[[ Given records, beginning ]]

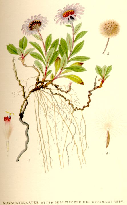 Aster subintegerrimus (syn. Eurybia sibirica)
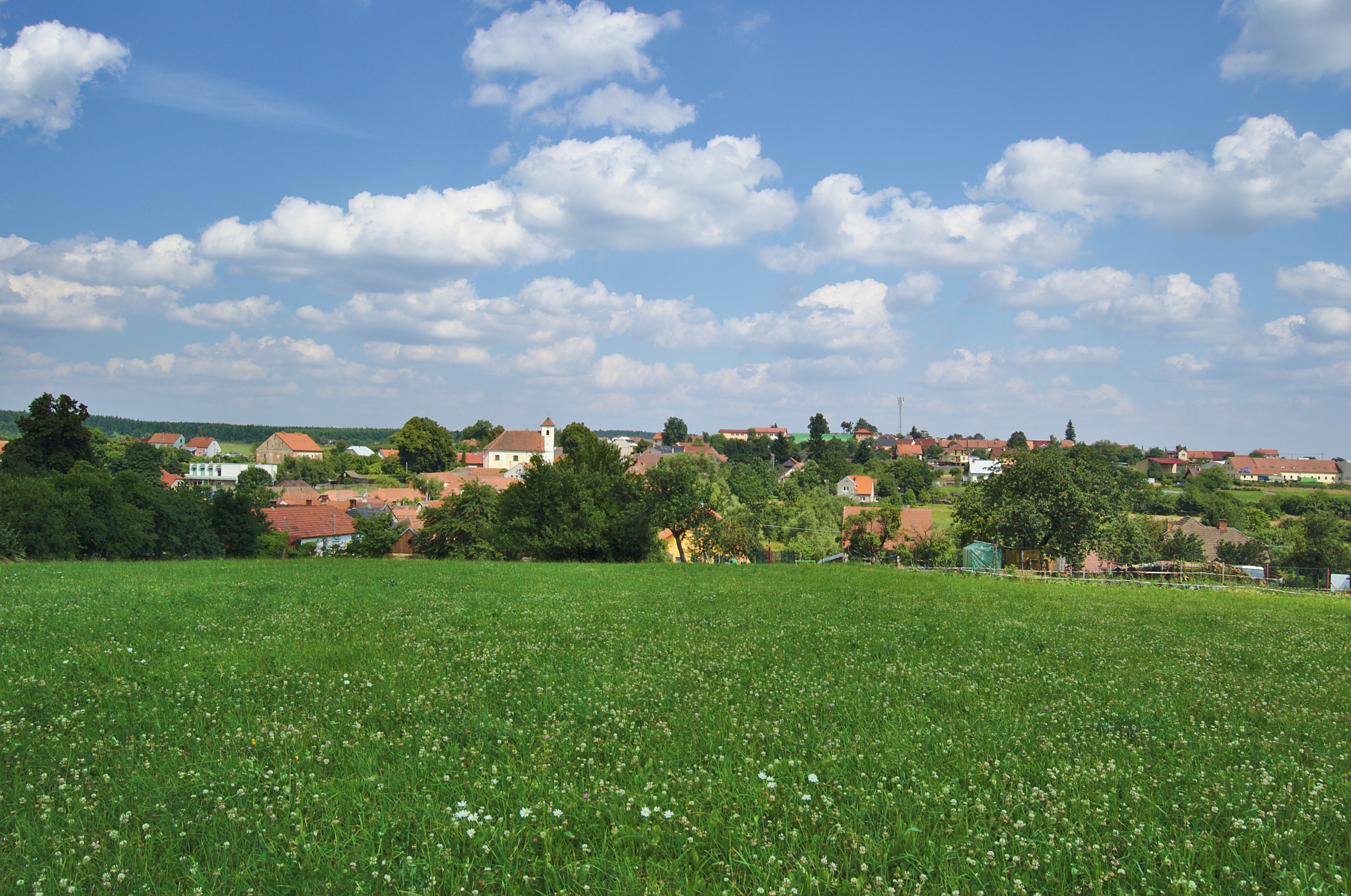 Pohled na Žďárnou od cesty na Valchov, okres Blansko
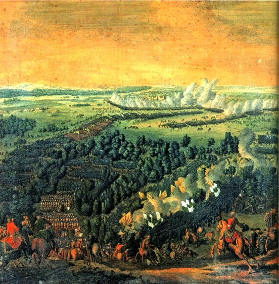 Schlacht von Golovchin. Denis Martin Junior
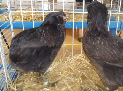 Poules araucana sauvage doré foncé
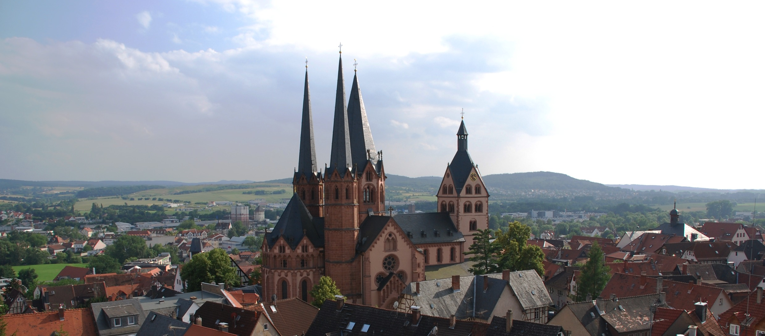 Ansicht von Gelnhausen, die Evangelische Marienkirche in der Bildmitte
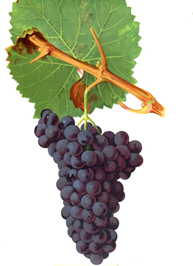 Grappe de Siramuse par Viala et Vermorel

[[ Given records, end ]]
[[ Given records, beginning ]]

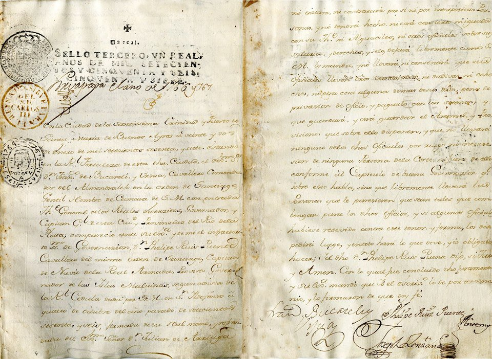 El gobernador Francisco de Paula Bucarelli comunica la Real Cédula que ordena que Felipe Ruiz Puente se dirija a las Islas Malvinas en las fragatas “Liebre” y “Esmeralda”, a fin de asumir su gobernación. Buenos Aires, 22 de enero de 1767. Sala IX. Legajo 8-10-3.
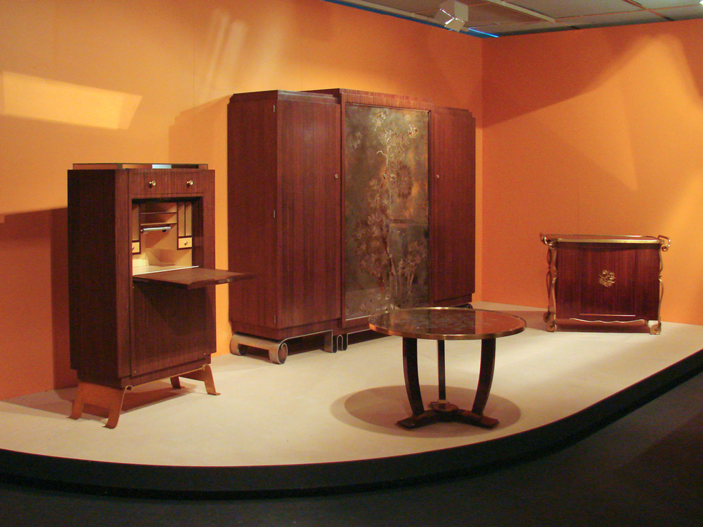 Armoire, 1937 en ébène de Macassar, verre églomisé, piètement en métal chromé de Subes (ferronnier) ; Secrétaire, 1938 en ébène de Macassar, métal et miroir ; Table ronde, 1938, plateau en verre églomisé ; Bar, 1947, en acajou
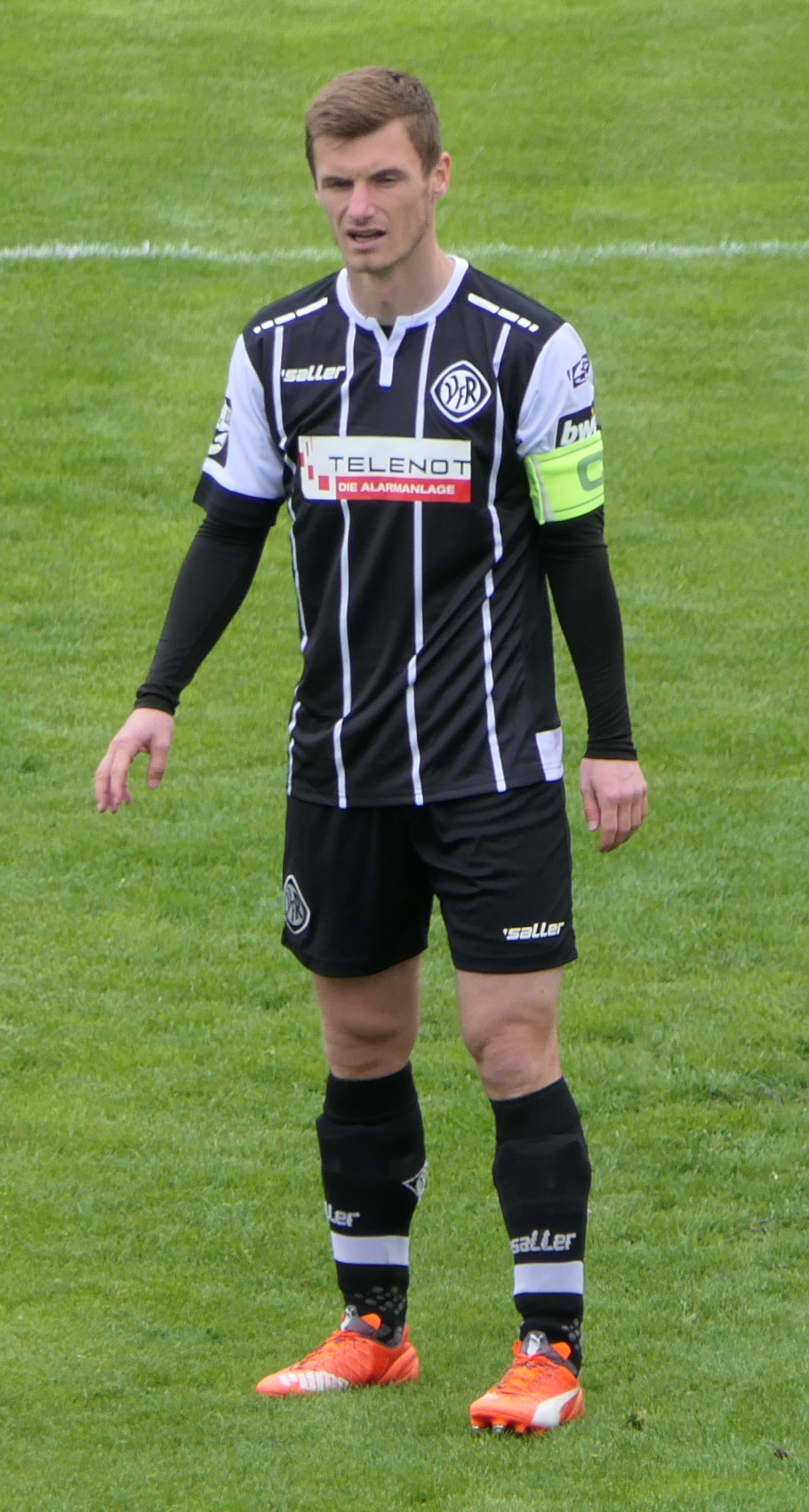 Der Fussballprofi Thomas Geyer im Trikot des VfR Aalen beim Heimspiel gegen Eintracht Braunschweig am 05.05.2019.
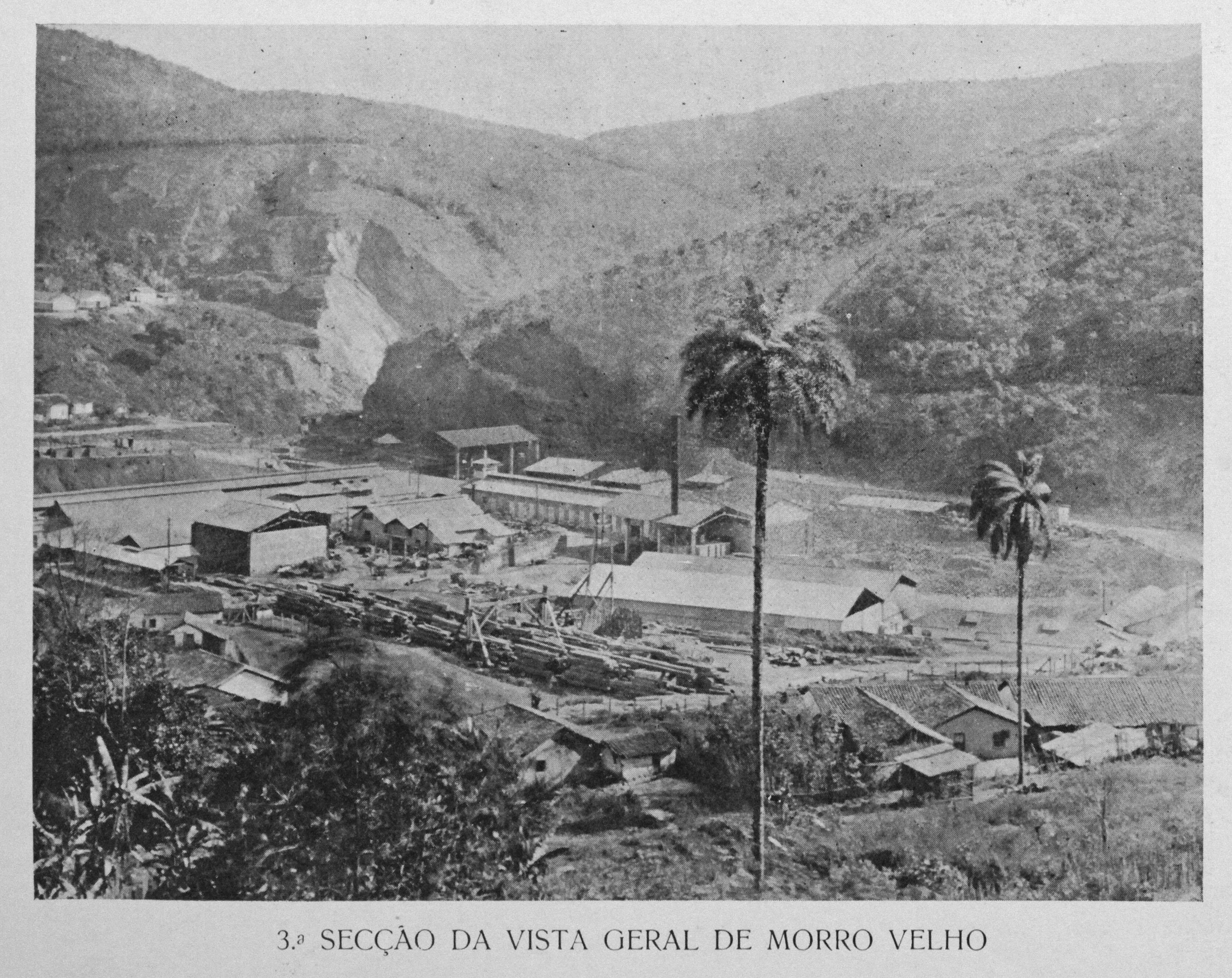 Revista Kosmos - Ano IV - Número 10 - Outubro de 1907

[[ Given records, end ]]
[[ Given records, beginning ]]

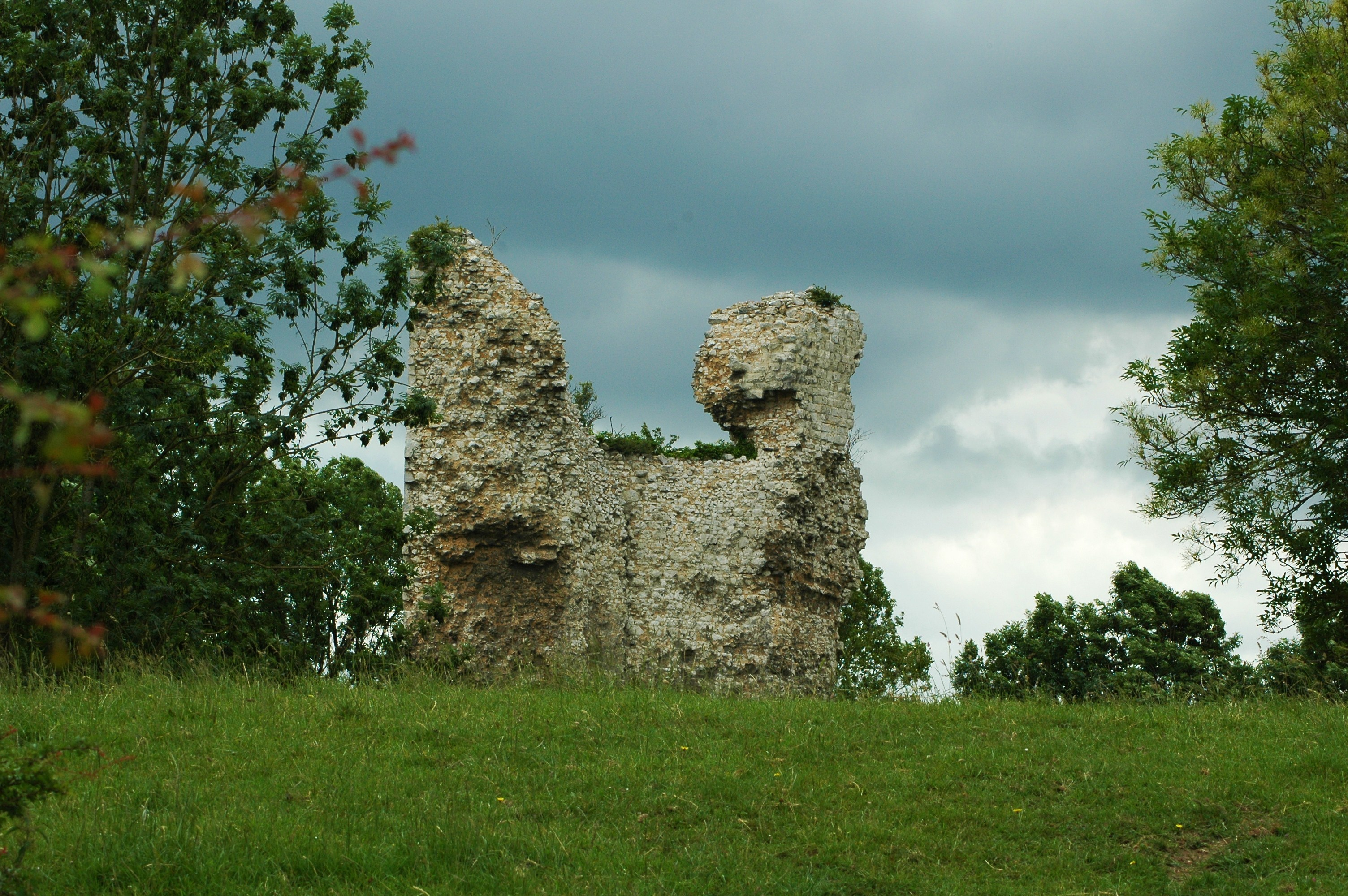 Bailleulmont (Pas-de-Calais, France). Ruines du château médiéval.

[[ Given records, end ]]

The stretch to restate runs from the line above containing "Pohled na Žďárnou" through the line containing "Grappe de Siramuse par Viala et Vermorel". Copy it word for word, ends included, without pictures.

 Pohled na Žďárnou od cesty na Valchov, okres Blansko
 Schlacht von Golovchin. Denis Martin Junior
 Poules araucana sauvage doré foncé
 Ansicht von Gelnhausen, die Evangelische Marienkirche in der Bildmitte
 Grappe de Siramuse par Viala et Vermorel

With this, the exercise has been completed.